Drop every picture and give the entries back exactly.

(Collected data entries)
++++++++++

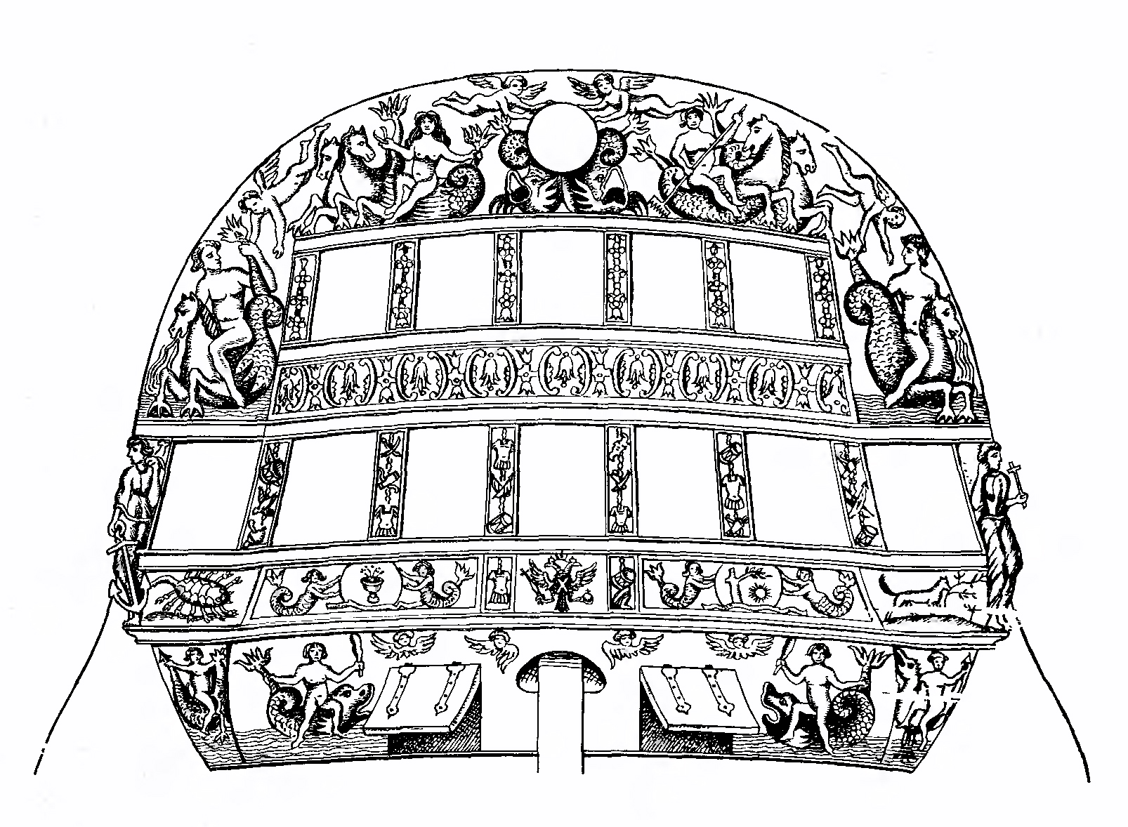 Чертёж кормового рисунка линейного корабля «Ингерманланд» 1715 года постройки.
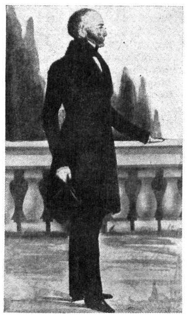 Retrato de cuerpo entero de Juan Miller (1787-1843), estanciero de origen escocés, propietario de la estancia "La Celedonia" en Cañuelas (Provincia de Buenos Aires).
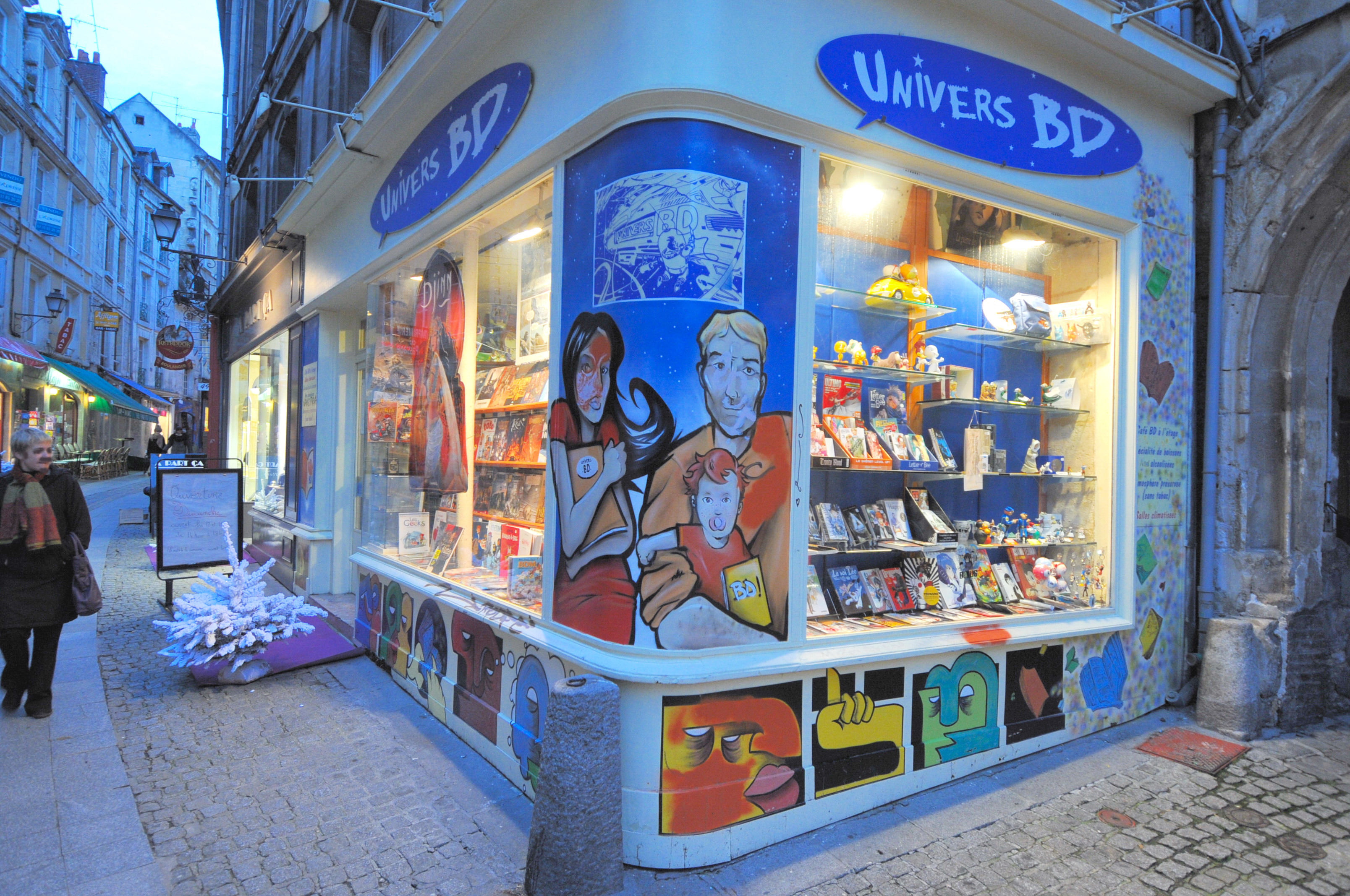 devanture d'une boutique de bandes-dessinées de la rue Froide à Caen dans le Calvados (Basse-Normandie, France).
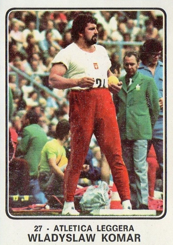 CAMPIONI dello SPORT 1973/74-Figurina n.27- KOMAR -ATLETICA LEGGERA-Rec
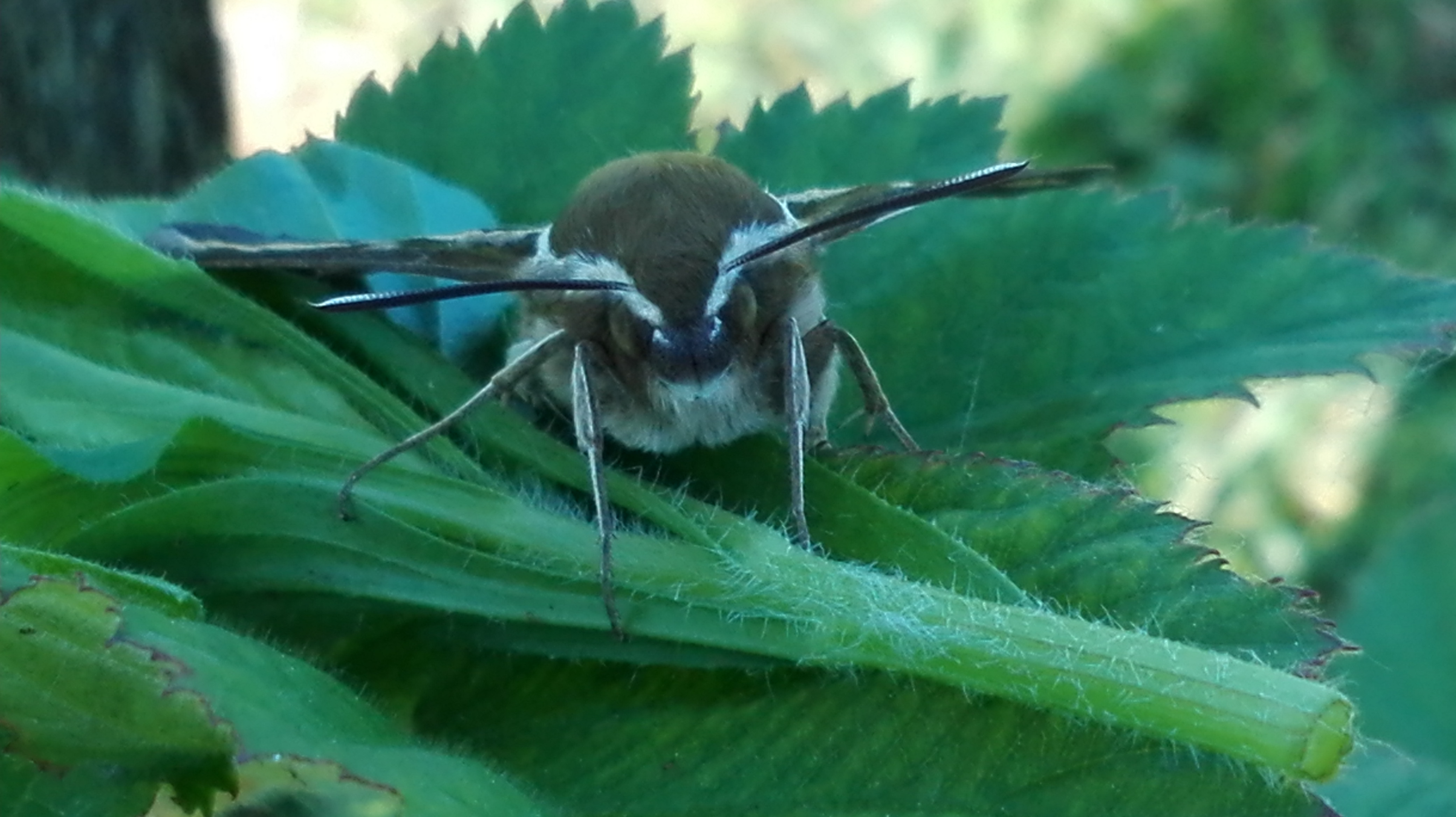 Hyles gallii
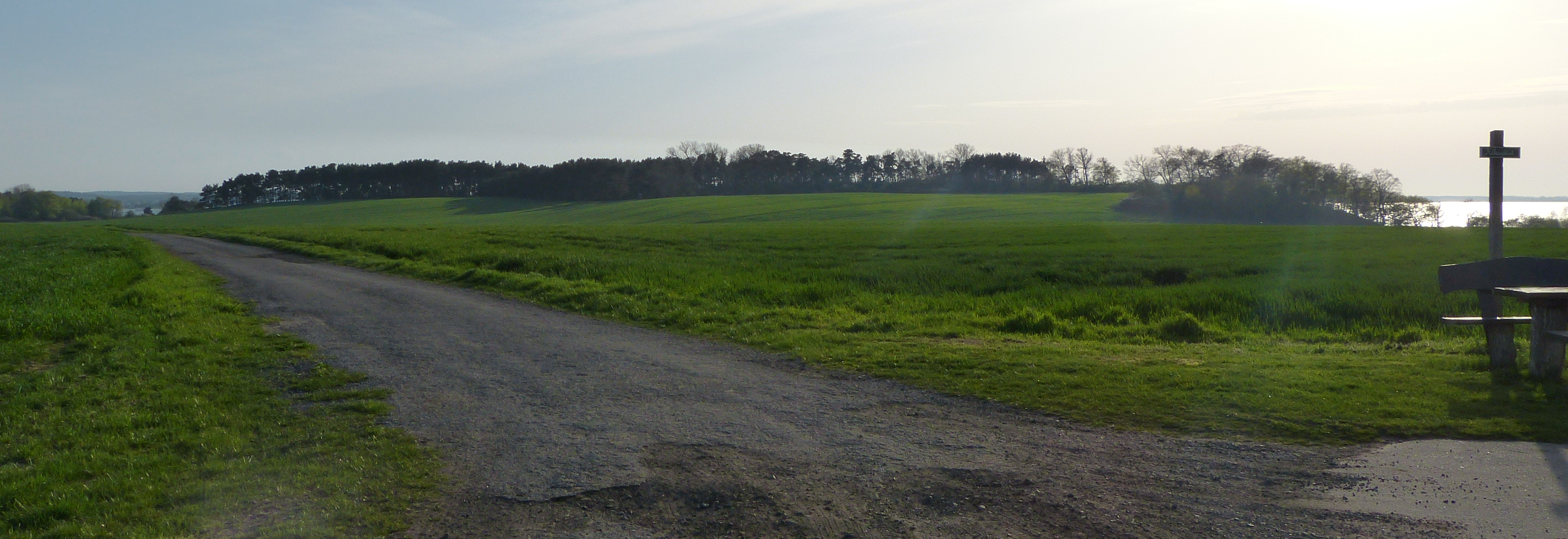 Blick aus nordöstlicher Richtung zum Konker Berg bei Pudagla
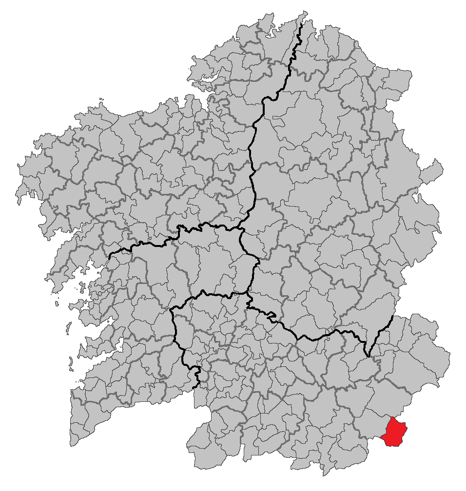 Mapa coa localización do concello de A Mezquita.
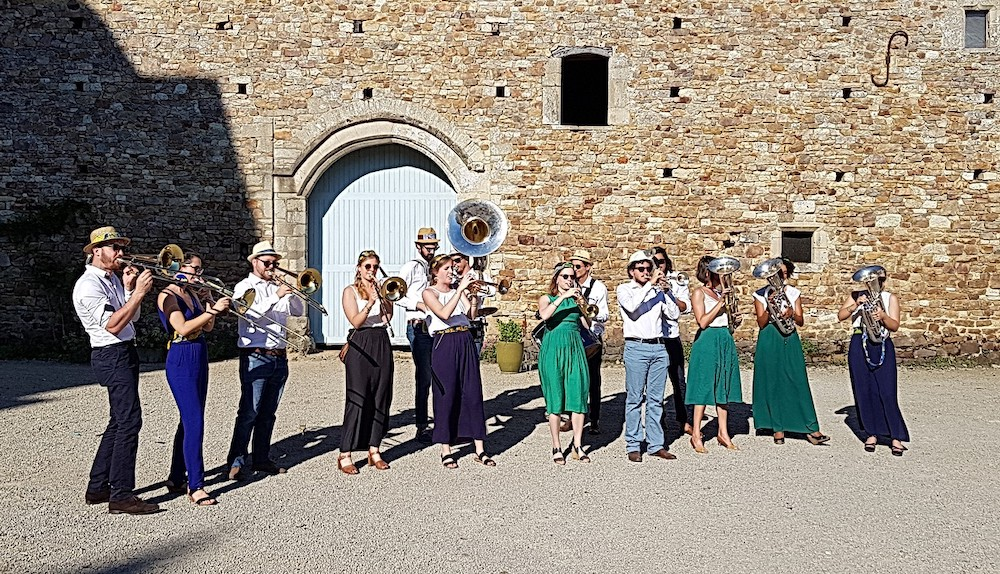 Fanfare Godfingers des Beaux-Arts de Versailles en 2017.

++++++++++

» **EXERCISE OUTPUT**
 Чертёж кормового рисунка линейного корабля «Ингерманланд» 1715 года постройки.
 Retrato de cuerpo entero de Juan Miller (1787-1843), estanciero de origen escocés, propietario de la estancia "La Celedonia" en Cañuelas (Provincia de Buenos Aires).
 devanture d'une boutique de bandes-dessinées de la rue Froide à Caen dans le Calvados (Basse-Normandie, France).
 CAMPIONI dello SPORT 1973/74-Figurina n.27- KOMAR -ATLETICA LEGGERA-Rec
 Hyles gallii
 Blick aus nordöstlicher Richtung zum Konker Berg bei Pudagla
 Mapa coa localización do concello de A Mezquita.
 Fanfare Godfingers des Beaux-Arts de Versailles en 2017.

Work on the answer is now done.